Tuesday, March 17, 2020

How will CoVID-19 change communities?

Winter Garden, FL  Photo: PJ Tice

I just got back from my small town polling place. There were lots of discussions about the virus, but no fear. The elderly folks from the Lion’s Club that man our polling place were just as friendly and cuddly as ever — it’s a hugging town. Social distancing was more of a joke than a panic. As a small urban space west of Orlando, where there are already two confirmed deaths, you would think that they would be more concerned, but they’re not.

Downtown, people are far more reactive. Our mega-church has cancelled in-person meetings for the rest of the month, resorting to Facebook and YouTube. Many of us created informal watch-parties with our small groups to get together around breakfast last Sunday. We’re planning to do it again next week.

This is where small-town America has the edge over Urban America. In our small town, we will see a few hundred people a day, who see the same few hundred people. As I chatted with one of the candidates at the polls, her mechanic husband greeted nearly every person that passed us by name. The risk is greater at WalMart where several thousand people move through the space on any given day, but again, it’s the same few thousand people. It’s two orders of magnitude less than moving through a transit station that may have seen hundreds of thousands of people in a day from around the world or a downtown that serves 8 million people.

I read a trend article a few weeks ago that started with “people will continue to move to cities” and then followed with 9 other items that made urban life unnecessary like telecommuting, deliveries, and digital transitions. Living in a large city is hard. It’s emotionally draining. It’s expensive. Crime rates are higher. More to the point, social support is much less and the potential for disease transmission is exponentially higher than lower density areas.

I do think small towns will pick up more more urban characteristics. Small urban is very different from typical suburban development. Mile-long cul-de-sac projects and gated subdivisions are just as isolating as the most dense urban areas. As people become more digitally connected, the value of a unique place and strong human connections becomes even more critical. Even in the suburbs, where driving is king, congestion is a pain. Mixing land use at a local scale means your trip can be only a mile instead of five. Kick in a scooter or bike and that one mile trip doesn’t need a car at all. That means that small communities with good walking and biking infrastructure and a nice land use mix provide all the advantages of an urban area with much less risk.

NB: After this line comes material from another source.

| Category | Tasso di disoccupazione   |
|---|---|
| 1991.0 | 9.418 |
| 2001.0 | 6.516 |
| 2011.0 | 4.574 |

There will always be people who want to live with the excitement of a large urban area. There’s a great energy being surrounded by so many different people. The question may become, is it worth it and can we do it differently? The current pandemic isn’t a huge risk to the majority of the population. We are taking precautions to care for those who are at risk. The 1918 flu hit the youngest and strongest. Small urban places will remain fairly isolatable, while large urban centers will remain risky. Transit systems can be sanitized. but the sheer number of strangers you encounter on a daily basis amplifies the risk in a way that is much harder to counteract.

Americans have always wanted to have their cake and eat it too. Small urban spaces may provide just what we needed.